The then Fr. Patrick Barry, our RI (= religious instruction, sic) teacher, came into class one bright January day just less than 50 years ago and asked us whether we knew what an Ecumenical Council was. Of course, aged 15, none of us had a clue. "Well," he said, "the Pope has just called one." And so began my acquaintance with Vatican II.

There are two schools of thought: did it represent a rupture with the past? Or should it just be seen as an act in the continuing tradition of the Church? I think it's worth copying to a wider (?) public the larger part of a letter to the Editor of this week's Tablet by an Dublin-based Jesuit, Fr. Brendan Staunton.

"May I suggest," he asks, "a small parable as a possible way out of this dualistic impasse? Consider Cézanne, “the father of modern art”, who, having been converted to Impressionism, became dissatisfied with its immediacy and asked himself the question: “How can I create depth without resorting to the traditional means?” By traditional means he meant perspective, a method grounded in projective geometry, the discovery of which had transformed the history of European painting. Now there is depth in a Cézanne, but it is not the same as in a Raphael. Something new has emerged, and Picasso would see the latent Cubism in Cézanne, and push the new out further. Yet Picasso and Matisse are often referred to as “traditional modernists”.
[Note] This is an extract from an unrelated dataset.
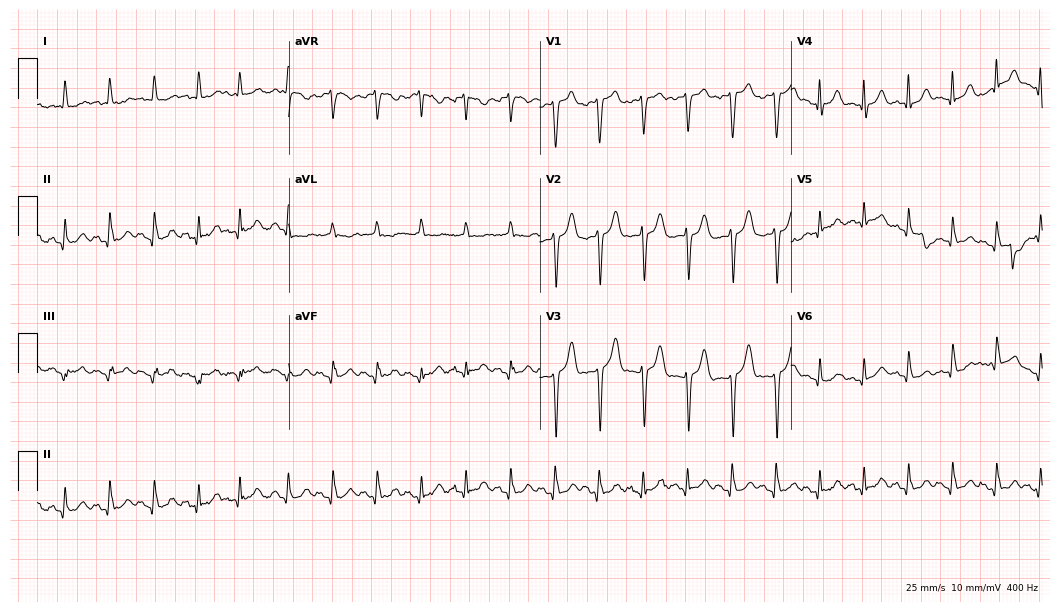
Resting 12-lead electrocardiogram. Patient: a female, 56 years old. The tracing shows sinus tachycardia (a sinus rate of 100 beats per minute or more).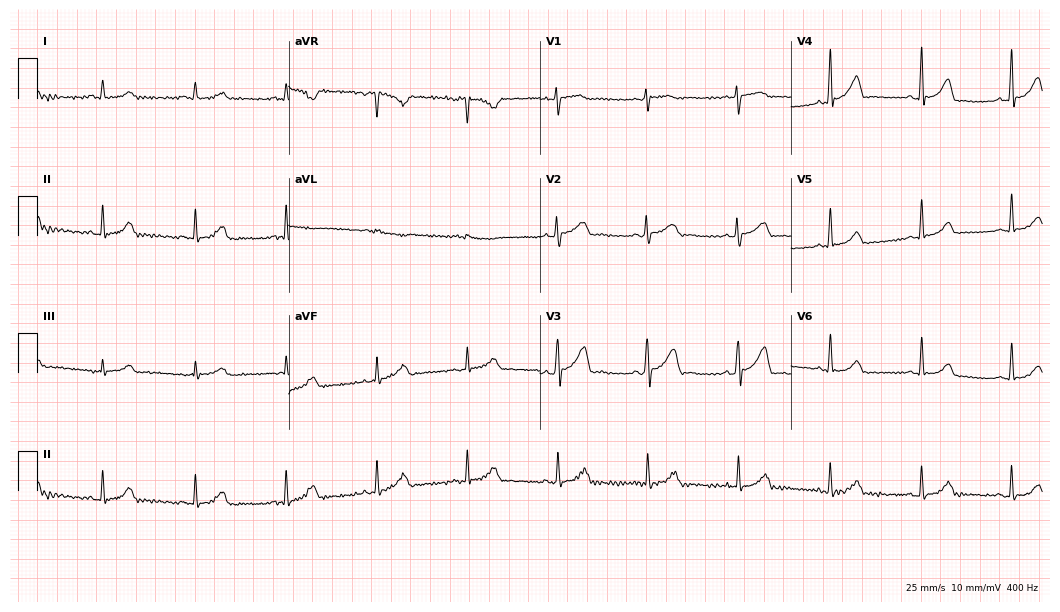
12-lead ECG from a man, 69 years old. No first-degree AV block, right bundle branch block, left bundle branch block, sinus bradycardia, atrial fibrillation or sinus tachycardia recorded for this tracing. Findings outside these six are not listed.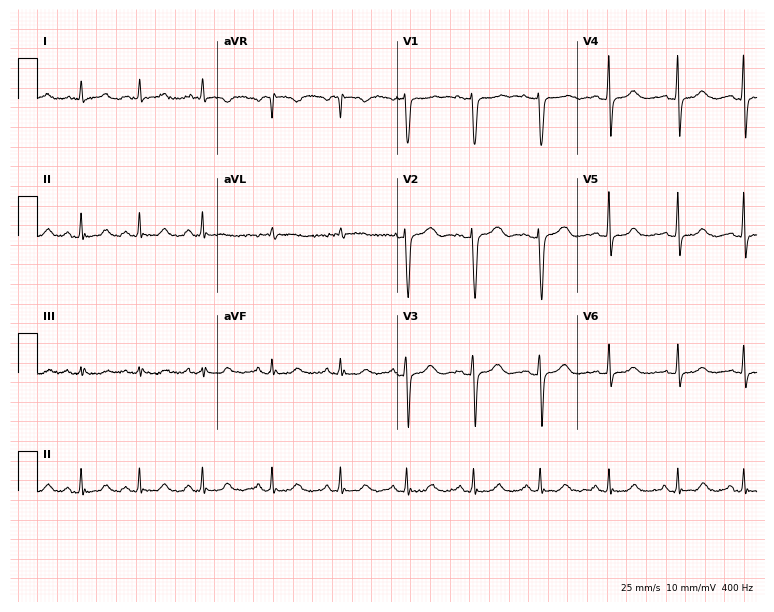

Matisse said he wanted to be a “modern Giotto”, the bridge between the two being light, albeit two different kinds of light. So, could the story of art illuminate the intellectual debates around the interpretation of the Second Vatican Council? Discontinuity or continuity, rupture or reform of tradition. Event or text?

Modern art embodies these notions and this debate and suggests a way out. This could become even more likely to provoke good arguments as we approach the fiftieth anniversary of the announcing of the Council, which Pope John XXIII insisted be called Vatican II, implying that he was not interested in continuing the work begun but halted by the Franco-Prussian war at Vatican I. He wanted Vatican II to be new. Which view is more in tune with this, Alberigo or Pope Benedict XVI? Can both be true?

The novelist John Updike wrote:

“Cézanne, grave man,
pondered the scene,
and saw it with passion
as orange and green,
and weighted his strokes
with days of decision,
and founded on apples,
theologies of vision.”


The apples in today's photograph are from the smallest tree we inherited - an orange-flavoured variety, but we don't know exactly which.